AGRIF_DEMO is based on the ORCA2_ICE_PISCES reference configuration with the inclusion of 3 online nested domains.

Here, we will only consider the 2° global parent domain.

Further information on this reference configuration can be found here.


NEMO Cookbook includes a selection of example NEMO model output datasets accessible via cloud object storage.

nemo_cookbook.examples.get_filepaths() is a convenience function used to download and generate local filepaths for an available NEMO reference configuration.

filepaths = nc.examples.get_filepaths("AGRIF_DEMO")

filepaths

The get_filepaths() function will download each of the files to your local machine, returning a dictionary of filepaths for the chosen configuration (AGRIF_DEMO):

{'domain_cfg.nc': '/Users/me/Library/Caches/nemo_cookbook/AGRIF_DEMO/domain_cfg.nc',
 '2_domain_cfg.nc': '/Users/me/Library/Caches/nemo_cookbook/AGRIF_DEMO/2_domain_cfg.nc',
 '3_domain_cfg.nc': '/Users/me/Library/Caches/nemo_cookbook/AGRIF_DEMO/3_domain_cfg.nc',
 'ORCA2_5d_00010101_00010110_grid_T.nc': '/Users/me/Library/Caches/nemo_cookbook/AGRIF_DEMO/ORCA2_5d_00010101_00010110_grid_T.nc',
 ...
 '3_Nordic_5d_00010101_00010110_icemod.nc': '/Users/me/Library/Caches/nemo_cookbook/AGRIF_DEMO/3_Nordic_5d_00010101_00010110_icemod.nc'
 }

Next, we need to define the paths dictionary, which contains the filepaths corresponding to our global parent domain.

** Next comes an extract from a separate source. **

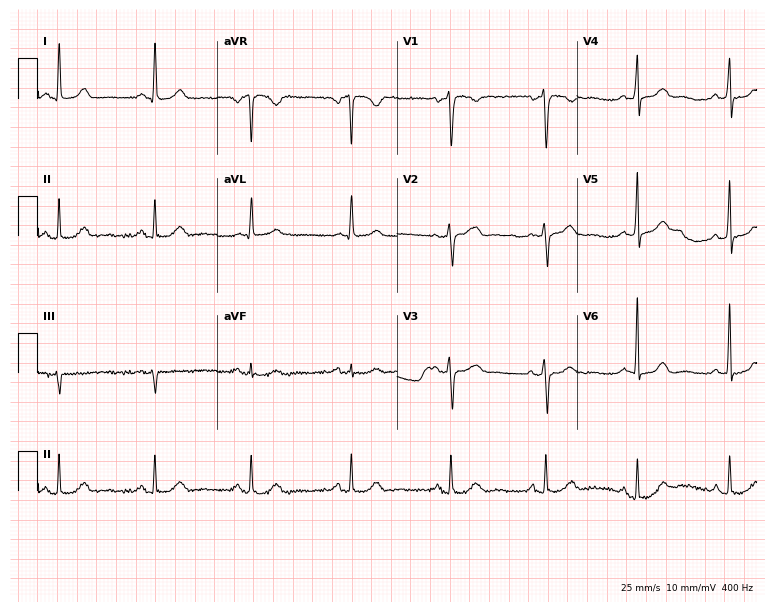
Standard 12-lead ECG recorded from a 52-year-old female. Read as a normal ECG.

We populate the parent dictionary with the filepaths to the domain_cfg and gridT/U/V/W netCDF files produced for the AGRIF_DEMO parent domain.

paths = {"parent": {
         "domain": filepaths["domain_cfg.nc"],
         "gridT": filepaths["ORCA2_5d_00010101_00010110_grid_T.nc"],
         "gridU": filepaths["ORCA2_5d_00010101_00010110_grid_U.nc"],
         "gridV": filepaths["ORCA2_5d_00010101_00010110_grid_V.nc"],
         "gridW": filepaths["ORCA2_5d_00010101_00010110_grid_W.nc"],
         "icemod": filepaths["ORCA2_5d_00010101_00010110_icemod.nc"]
        },
        }

We can construct a new NEMODataTree called nemo using the .from_paths() constructor.

Notice, that we also need to specify that our global parent domain is zonally periodic (iperio=True) and north folding on T-points (nftype = "T") rather than a closed (regional) domain.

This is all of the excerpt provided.